Top of MATERIALS PROVIDED
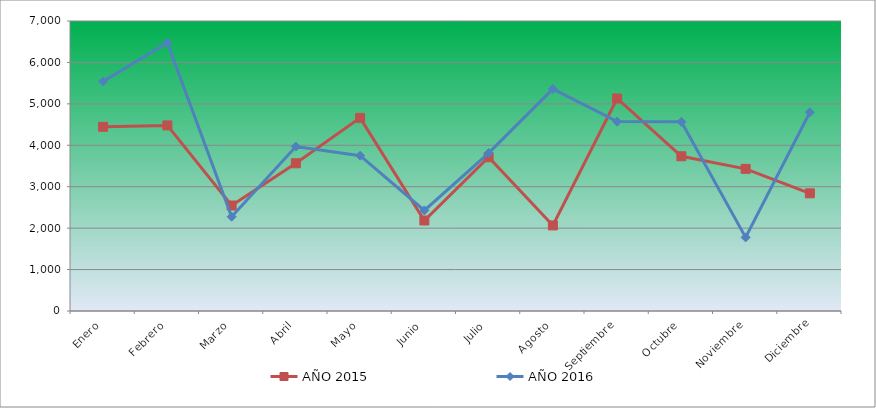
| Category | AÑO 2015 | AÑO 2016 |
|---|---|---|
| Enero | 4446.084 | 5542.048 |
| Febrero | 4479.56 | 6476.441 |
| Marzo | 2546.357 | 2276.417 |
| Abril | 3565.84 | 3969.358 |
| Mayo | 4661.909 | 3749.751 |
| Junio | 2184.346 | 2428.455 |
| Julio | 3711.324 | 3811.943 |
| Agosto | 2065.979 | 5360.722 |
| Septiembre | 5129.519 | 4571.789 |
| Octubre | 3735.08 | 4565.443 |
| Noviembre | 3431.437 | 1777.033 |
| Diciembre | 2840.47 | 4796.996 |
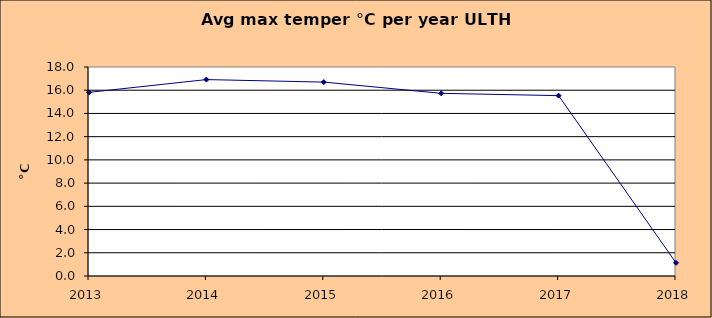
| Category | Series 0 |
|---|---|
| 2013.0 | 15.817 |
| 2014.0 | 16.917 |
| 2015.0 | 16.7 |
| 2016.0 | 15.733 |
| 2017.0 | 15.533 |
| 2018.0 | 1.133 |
Bottom of MATERIALS PROVIDED
**WHAT THE TASK REQUIRES:**
Copy out the data above exactly, except the pictures.

**RESULT BELOW:**
| Category | AÑO 2015 | AÑO 2016 |
|---|---|---|
| Enero | 4446.084 | 5542.048 |
| Febrero | 4479.56 | 6476.441 |
| Marzo | 2546.357 | 2276.417 |
| Abril | 3565.84 | 3969.358 |
| Mayo | 4661.909 | 3749.751 |
| Junio | 2184.346 | 2428.455 |
| Julio | 3711.324 | 3811.943 |
| Agosto | 2065.979 | 5360.722 |
| Septiembre | 5129.519 | 4571.789 |
| Octubre | 3735.08 | 4565.443 |
| Noviembre | 3431.437 | 1777.033 |
| Diciembre | 2840.47 | 4796.996 |
| Category | Series 0 |
|---|---|
| 2013.0 | 15.817 |
| 2014.0 | 16.917 |
| 2015.0 | 16.7 |
| 2016.0 | 15.733 |
| 2017.0 | 15.533 |
| 2018.0 | 1.133 |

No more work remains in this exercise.